REQUIRED ACTION
Everything in the records below from the line containing "pancreas: (97, 87, 177, 114)" through the line containing "Each box given as x1,y1,x2,y2. Labeled" is to be reproduced exactly, those two lines included; no picture is to be copied.

SUPPLIED DATA
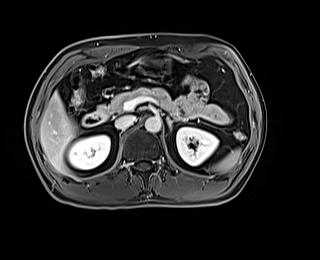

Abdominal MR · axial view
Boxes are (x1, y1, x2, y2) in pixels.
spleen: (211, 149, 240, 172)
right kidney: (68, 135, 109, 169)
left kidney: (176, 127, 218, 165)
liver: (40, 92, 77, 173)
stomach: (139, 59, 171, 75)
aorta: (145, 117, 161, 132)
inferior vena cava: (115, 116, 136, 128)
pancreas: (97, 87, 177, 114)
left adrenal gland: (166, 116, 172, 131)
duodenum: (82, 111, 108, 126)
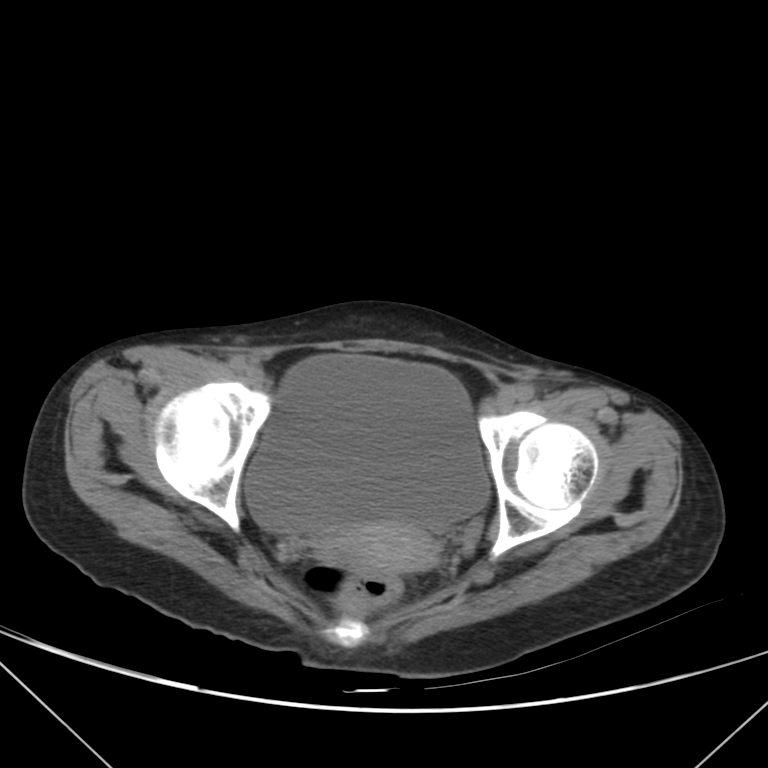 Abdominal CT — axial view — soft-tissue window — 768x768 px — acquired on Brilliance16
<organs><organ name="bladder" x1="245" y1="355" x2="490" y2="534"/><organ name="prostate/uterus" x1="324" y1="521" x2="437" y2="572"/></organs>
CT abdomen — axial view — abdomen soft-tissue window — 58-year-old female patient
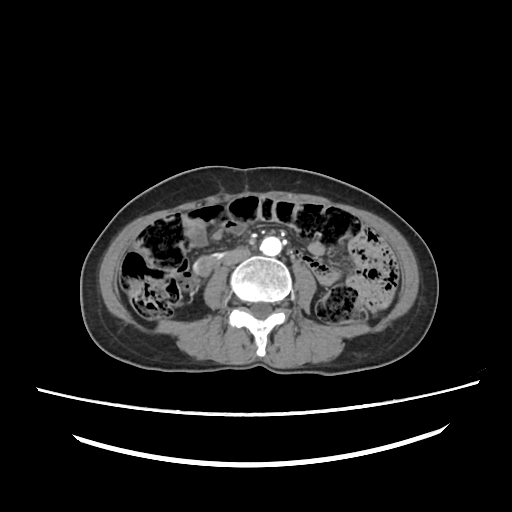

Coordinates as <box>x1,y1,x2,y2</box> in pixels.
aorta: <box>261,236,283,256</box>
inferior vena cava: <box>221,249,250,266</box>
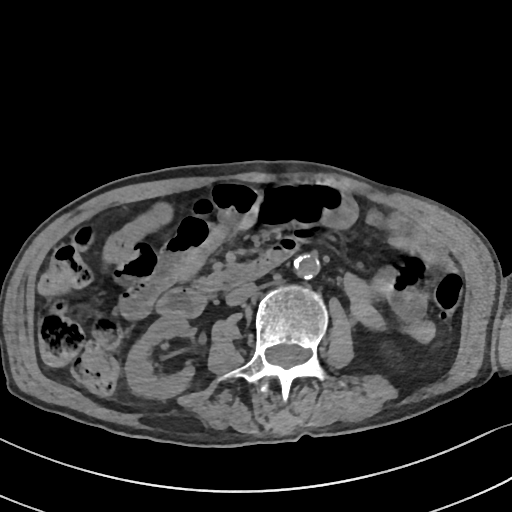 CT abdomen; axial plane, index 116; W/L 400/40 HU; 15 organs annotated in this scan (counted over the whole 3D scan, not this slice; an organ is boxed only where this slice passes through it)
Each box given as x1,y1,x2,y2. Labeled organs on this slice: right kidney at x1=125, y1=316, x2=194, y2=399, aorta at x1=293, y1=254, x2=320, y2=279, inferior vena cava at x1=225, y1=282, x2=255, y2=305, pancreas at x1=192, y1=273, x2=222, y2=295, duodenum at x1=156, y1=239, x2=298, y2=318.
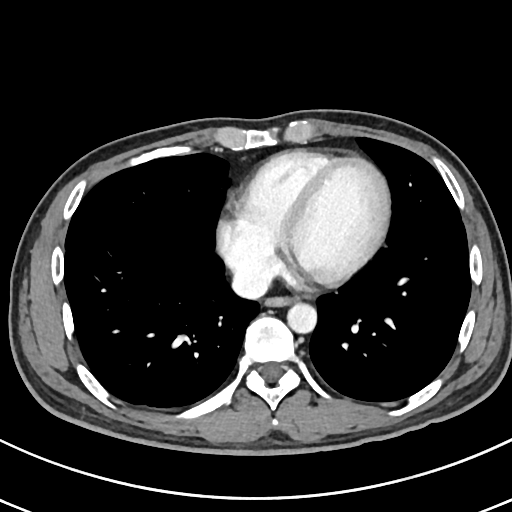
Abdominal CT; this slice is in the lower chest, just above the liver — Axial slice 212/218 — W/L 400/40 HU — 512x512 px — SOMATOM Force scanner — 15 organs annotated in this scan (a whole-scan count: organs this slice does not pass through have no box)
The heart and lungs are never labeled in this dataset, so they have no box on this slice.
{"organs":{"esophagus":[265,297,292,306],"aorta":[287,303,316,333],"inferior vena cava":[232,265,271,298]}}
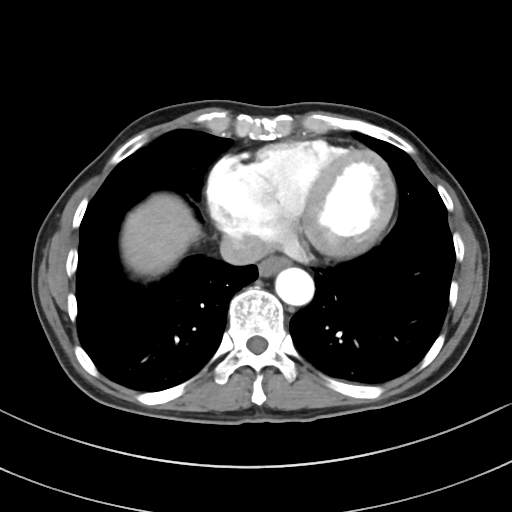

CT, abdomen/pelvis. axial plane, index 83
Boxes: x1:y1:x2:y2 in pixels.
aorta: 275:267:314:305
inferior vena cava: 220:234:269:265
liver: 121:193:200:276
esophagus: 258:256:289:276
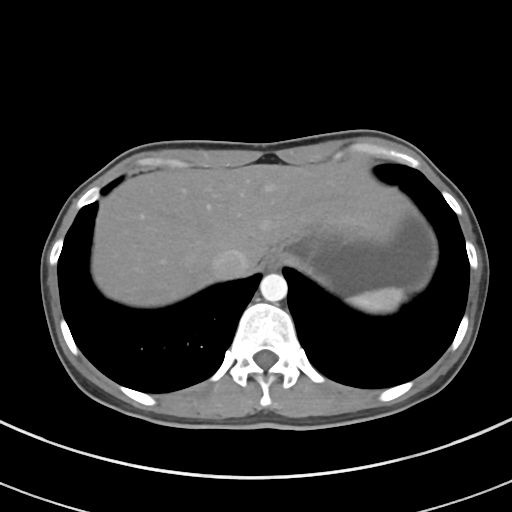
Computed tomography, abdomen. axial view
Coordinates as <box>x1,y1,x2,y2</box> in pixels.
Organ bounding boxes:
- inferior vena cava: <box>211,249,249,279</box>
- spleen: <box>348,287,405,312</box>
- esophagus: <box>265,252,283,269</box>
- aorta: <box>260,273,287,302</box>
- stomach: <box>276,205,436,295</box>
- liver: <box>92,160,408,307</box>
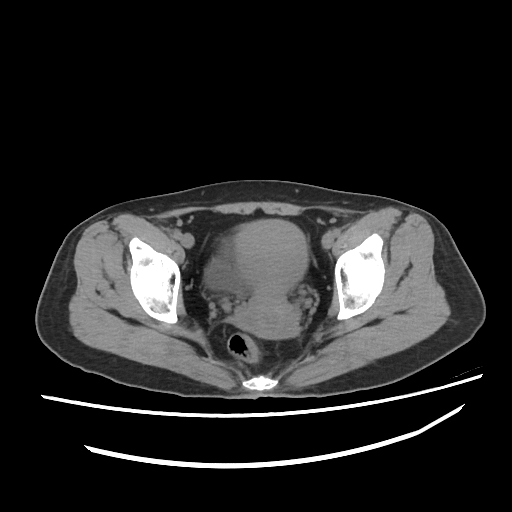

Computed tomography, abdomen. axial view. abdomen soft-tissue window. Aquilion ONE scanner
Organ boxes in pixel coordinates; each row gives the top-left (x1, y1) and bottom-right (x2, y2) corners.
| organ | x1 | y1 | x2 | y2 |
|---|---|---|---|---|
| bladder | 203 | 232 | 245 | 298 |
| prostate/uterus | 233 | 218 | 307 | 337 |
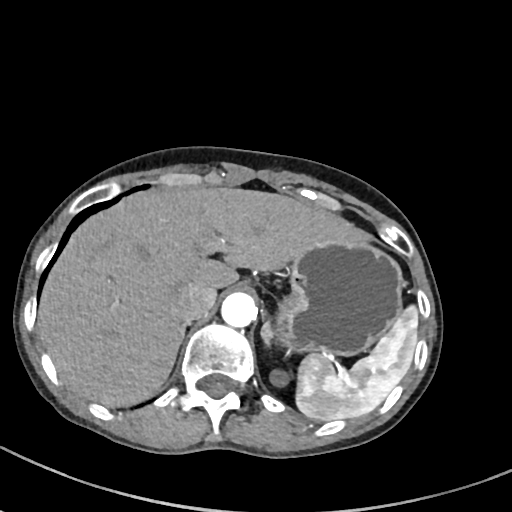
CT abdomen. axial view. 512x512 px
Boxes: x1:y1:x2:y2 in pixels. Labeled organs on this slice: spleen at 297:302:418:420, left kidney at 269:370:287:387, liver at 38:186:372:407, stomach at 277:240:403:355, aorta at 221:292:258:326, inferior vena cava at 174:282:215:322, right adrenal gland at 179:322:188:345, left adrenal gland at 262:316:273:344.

---

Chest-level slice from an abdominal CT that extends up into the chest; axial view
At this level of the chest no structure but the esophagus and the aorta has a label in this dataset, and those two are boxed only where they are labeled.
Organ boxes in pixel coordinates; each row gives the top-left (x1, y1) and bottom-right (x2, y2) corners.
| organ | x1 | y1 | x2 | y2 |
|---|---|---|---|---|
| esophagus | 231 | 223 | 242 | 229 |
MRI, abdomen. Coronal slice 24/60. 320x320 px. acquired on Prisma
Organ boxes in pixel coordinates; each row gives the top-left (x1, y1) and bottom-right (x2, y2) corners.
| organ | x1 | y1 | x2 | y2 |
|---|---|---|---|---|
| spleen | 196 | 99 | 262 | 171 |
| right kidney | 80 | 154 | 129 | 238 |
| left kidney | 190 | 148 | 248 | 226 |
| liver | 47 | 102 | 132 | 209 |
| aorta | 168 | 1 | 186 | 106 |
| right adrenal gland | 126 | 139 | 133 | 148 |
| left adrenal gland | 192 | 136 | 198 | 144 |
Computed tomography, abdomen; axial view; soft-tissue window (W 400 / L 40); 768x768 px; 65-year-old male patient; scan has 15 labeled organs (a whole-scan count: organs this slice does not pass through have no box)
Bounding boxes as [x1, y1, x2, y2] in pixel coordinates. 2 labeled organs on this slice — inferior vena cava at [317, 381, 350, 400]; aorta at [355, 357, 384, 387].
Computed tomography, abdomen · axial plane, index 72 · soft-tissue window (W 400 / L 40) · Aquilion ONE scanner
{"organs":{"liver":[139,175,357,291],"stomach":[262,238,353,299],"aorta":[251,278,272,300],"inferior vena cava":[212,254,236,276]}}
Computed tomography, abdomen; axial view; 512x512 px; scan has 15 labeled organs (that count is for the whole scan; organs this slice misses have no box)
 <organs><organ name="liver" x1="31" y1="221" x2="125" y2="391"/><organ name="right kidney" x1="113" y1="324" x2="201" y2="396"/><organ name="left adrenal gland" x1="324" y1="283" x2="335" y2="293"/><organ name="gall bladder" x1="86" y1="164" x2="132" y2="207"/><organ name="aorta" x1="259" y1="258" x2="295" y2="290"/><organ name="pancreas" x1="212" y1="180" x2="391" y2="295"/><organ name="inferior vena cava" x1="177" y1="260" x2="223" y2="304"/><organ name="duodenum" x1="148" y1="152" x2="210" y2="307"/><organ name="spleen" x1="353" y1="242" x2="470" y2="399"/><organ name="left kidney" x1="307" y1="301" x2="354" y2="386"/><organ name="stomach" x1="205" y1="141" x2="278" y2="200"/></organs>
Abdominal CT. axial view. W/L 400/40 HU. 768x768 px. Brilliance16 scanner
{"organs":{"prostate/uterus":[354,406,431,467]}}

---

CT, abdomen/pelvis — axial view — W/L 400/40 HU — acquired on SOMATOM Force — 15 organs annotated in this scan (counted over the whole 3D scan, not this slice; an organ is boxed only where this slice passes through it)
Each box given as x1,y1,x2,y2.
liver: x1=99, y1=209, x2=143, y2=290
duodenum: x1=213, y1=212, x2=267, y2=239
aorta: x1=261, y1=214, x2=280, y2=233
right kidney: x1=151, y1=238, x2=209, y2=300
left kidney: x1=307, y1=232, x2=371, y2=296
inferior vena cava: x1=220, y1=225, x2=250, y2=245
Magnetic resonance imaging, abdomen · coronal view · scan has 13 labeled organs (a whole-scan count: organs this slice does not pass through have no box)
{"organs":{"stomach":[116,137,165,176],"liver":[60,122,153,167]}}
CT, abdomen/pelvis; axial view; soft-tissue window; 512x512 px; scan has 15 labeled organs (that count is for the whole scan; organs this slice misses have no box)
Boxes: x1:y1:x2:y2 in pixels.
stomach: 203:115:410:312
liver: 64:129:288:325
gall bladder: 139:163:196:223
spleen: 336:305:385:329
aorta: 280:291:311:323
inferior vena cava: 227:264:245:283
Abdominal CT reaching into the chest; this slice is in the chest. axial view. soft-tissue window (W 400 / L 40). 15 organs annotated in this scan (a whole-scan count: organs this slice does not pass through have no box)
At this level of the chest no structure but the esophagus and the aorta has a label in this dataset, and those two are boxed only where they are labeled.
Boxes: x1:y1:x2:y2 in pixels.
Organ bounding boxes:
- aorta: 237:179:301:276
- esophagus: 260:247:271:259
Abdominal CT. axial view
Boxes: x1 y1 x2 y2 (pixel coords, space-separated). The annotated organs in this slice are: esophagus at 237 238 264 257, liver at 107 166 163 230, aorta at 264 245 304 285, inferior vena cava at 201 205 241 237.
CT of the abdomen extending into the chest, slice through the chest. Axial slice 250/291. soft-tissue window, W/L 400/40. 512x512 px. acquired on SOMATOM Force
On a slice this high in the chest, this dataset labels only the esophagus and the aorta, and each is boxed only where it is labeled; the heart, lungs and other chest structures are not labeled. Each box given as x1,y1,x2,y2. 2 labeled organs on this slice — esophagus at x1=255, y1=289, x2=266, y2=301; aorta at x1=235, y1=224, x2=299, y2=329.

EXPECTED ANSWER
pancreas: (97, 87, 177, 114)
left adrenal gland: (166, 116, 172, 131)
duodenum: (82, 111, 108, 126)
 Abdominal CT — axial view — soft-tissue window — 768x768 px — acquired on Brilliance16
<organs><organ name="bladder" x1="245" y1="355" x2="490" y2="534"/><organ name="prostate/uterus" x1="324" y1="521" x2="437" y2="572"/></organs>
CT abdomen — axial view — abdomen soft-tissue window — 58-year-old female patient

Coordinates as <box>x1,y1,x2,y2</box> in pixels.
aorta: <box>261,236,283,256</box>
inferior vena cava: <box>221,249,250,266</box>
 CT abdomen; axial plane, index 116; W/L 400/40 HU; 15 organs annotated in this scan (counted over the whole 3D scan, not this slice; an organ is boxed only where this slice passes through it)
Each box given as x1,y1,x2,y2. Labeled organs on this slice: right kidney at x1=125, y1=316, x2=194, y2=399, aorta at x1=293, y1=254, x2=320, y2=279, inferior vena cava at x1=225, y1=282, x2=255, y2=305, pancreas at x1=192, y1=273, x2=222, y2=295, duodenum at x1=156, y1=239, x2=298, y2=318.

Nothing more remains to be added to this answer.